Neurological Basis (CNS STructures Involved)

It was discovered that "bilateral gray matter injury amidst the central frontal area (BA 46), cuneus, calcarine, and parieto-occipital fissure, in addition to right hemisphere parietal lesions in intraparietal and postcentral gyri, were correlated with simultanagnosia. More extensive research of the white matter focused on tractography showed relationships with bilateral injury to important pathways inside of the visuospatial recognition passageways. This included the superior longitudinal fasciculus, the inferior frontal-occipital fasciculus, and the inferior longitudinal fasciculus. It was concluded that damage was done to the parieto-occipital sections and the intraparietal sulcus, in unison, with bilateral white matter discontinuities in the visuospatial attention network, have to do with the feeble visual processing of many objects and the decline and absence of processing velocity characteristic of simultanagnosia."(Chechlacz, 2012) Ultimately, damage to the parietal cortex may cause simultanagnosia.

Functional Deficits and Effects on ADLs (Activities of daily living)

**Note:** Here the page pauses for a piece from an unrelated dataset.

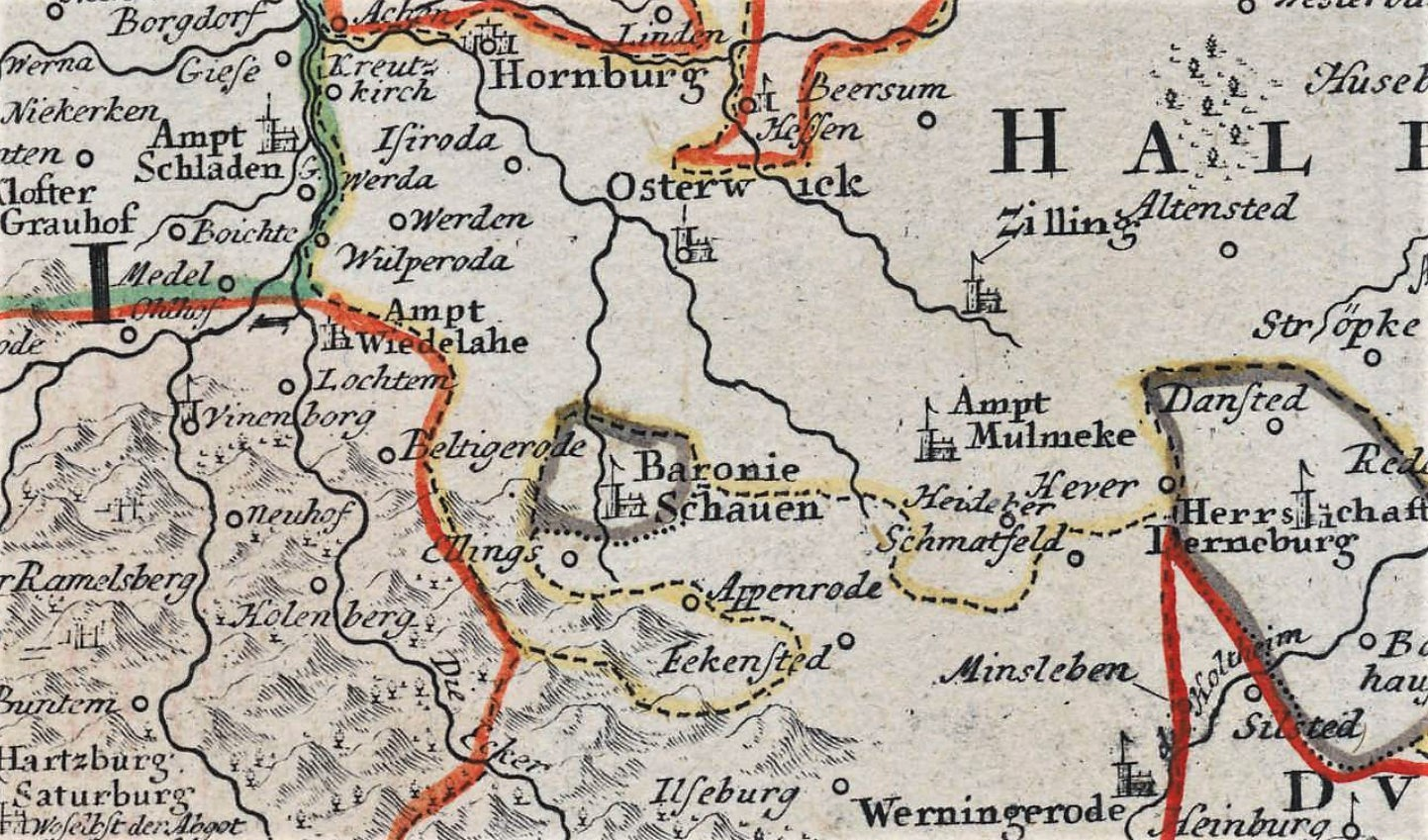 Herzogtum Braunschweig, Kartenausschnitt (Baronie Schauen) der Territorialkarte „Ducatus Brunsvicensis in tres suos principatus Calenbergicum sc. Grubenhag. et Guelpherbitanum“, 1725. Beschreibung: „5 dt. Meilen = 9,5 cm – 49 x 57 – farbiger Kupferstich: Johann Baptist Homann – B I Nr. 15“.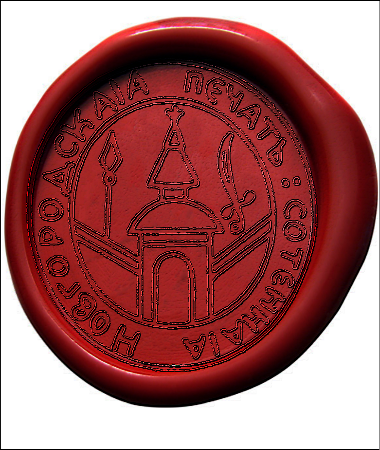 Печатка Новгород-Сіверської сотні. Реконструкція

What are functional deficits? "Practical decline in more complicated activities – generally known as instrumental activities of daily living - regularly happens first; this constitutes housework, recreation activities, preparation and economic transactions. Succeeding functional deterioration attacks self-care activities, known as Activities of Daily Living, including bathing, dressing, eating, and even transferring." (Weston, 2011) A person with simultanagnosia will have to depend and heighten their other senses to navigate their world. They may have to have one hand on the bathroom sink in other to have an idea of where it is while they are in the bathroom. The individual may have to put toothpaste directly in the mouse, instead of initially on a toothbrush. The affected individual may have a difficult or impossible time using table eating utensils, as they will not be able to use their vision to direct their hand to pick up the handle of any spoon, knife or fork.

Conclusion

Those who suffer from simultanagnosia have a difficult time, as they are not genuinely blind through vision, but more through neurological processes. These individuals may be helped with occupational therapy, which can help their recover a semblance of independence. A therapist may suggest audio books instead of actual books or a high-quality radio instead of having a television. It's important to note that it's harder to diagnose this condition in children, as parents will often say that the child is careless or clumsy during their everyday living activities. The child may also have issues with reading and writing letters and may be inadequate performers at school. Crowded places may be uncomfortable to the individual, and the child may have problems dressing themselves as well. This led me to think of a research question:

Would a Balint's syndrome and simultanagnosia education program change patient diagnosis and treatment in children that have difficulties with clumsiness, reading, and activities of daily living?

Such an education program would be worth investigating, as a child may immediately be diagnosed with an over-hyped or 'popular' diagnosis, and treated with medication that is entirely unnecessary, and unhelpful, with a lack of understanding and absence of much needed occupational therapy.